The historic new CD -- with 22-page booklet illustrated with rare photos -- features two of Lanza's most important extended operatic recordings: the Act 1 finale from Puccini's "Madame Butterfly," with Kathryn Grayson (from "The Toast of New Orleans"), and the sextet from Act II, scene 2 of Donizetti's "Lucia Di Lammermoor," in which he was joined by the Metropolitan Opera's Kirsten, Blanche Thebom, Giuseppe Valdengo, Nicola Moscona, and Gilbert Russell.
"I remember that recording session," said Robinson. "All the other singers were right on their microphones, but Mario said, 'Move it back, move it back.' And the Met singers were amazed. They had no idea what kind of voice he had. They wanted him to come to the Met."
The CD, which features excerpts from "That Midnight Kiss," (1949) "The Toast of New Orleans," (1950), "The Great Caruso" (1951), Because You're Mine (1952), and "The Student Prince" (1954), also includes two outtakes. One of them, "Beloved," from "Student Prince," was one of the most important recordings Lanza ever made and one that marked a tragic turning point in his career.
This rejected "Beloved" was a torrid take that resulted in Lanza walking off the "Student Prince" project.
"I was standing there when he walked out," remembered Robinson. "He sang it too sexy, they said."
Point of view
The sticking point was interpretation. In the Sigmund Romberg operetta, the student prince is rejected by his princess for lacking passion. It is after being sent to Heidelberg to learn the ways of romance that he sings the ardent paean to the princess. The song is meant to be passionate, but the director, Curtis Bernhardt, didn't see it that way.
"Bernhardt said, 'You know, Mario, you are a Prussian prince -- don't do it so exciting,' " said Robinson. "Mario said, 'Look, when I tell a girl I'm going to take her tonight, and throw the mask away, well, I'm an Italian!' " Lanza walked out, and told the director, " 'If you want to direct me, you direct my acting, not my singing,' " Robinson said.

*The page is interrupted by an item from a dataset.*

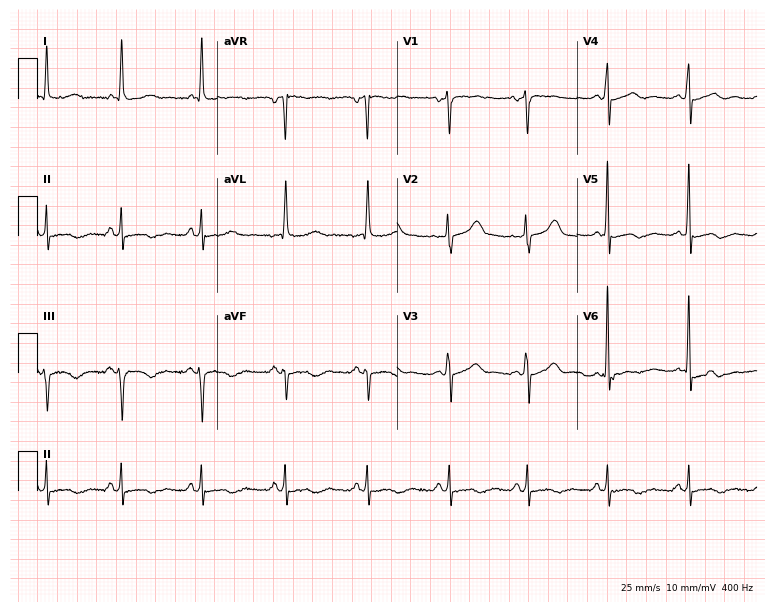
Standard 12-lead ECG recorded from a 52-year-old woman. None of these six findings is recorded: first-degree AV block, right bundle branch block, left bundle branch block, sinus bradycardia, atrial fibrillation, sinus tachycardia.

The conflict led to breach of contract lawsuits and culminated a couple years later with Lanza's departure from Hollywood.
Lanza eventually settled the dispute by completing the soundtrack, but backing out of the film. Edmund Purdom wound up lip-syncing Lanza's voice. The "Beloved" version used in film is "totally milk toast," said Feltenstein. "On the CD, you hear the passion and fire he wanted to bring to work. And he was right."
The Lanza children -- daughter Elissa Bregman and son Damon Lanza -- were delighted with the new release. "It's been a long time coming," said Bregman, from her home in Los Angeles. "I know there are people around the world who would appreciate any new material released on Mario Lanza. I hope this might inspire BMG [RCA's parent company] to release more of their [vault] recordings."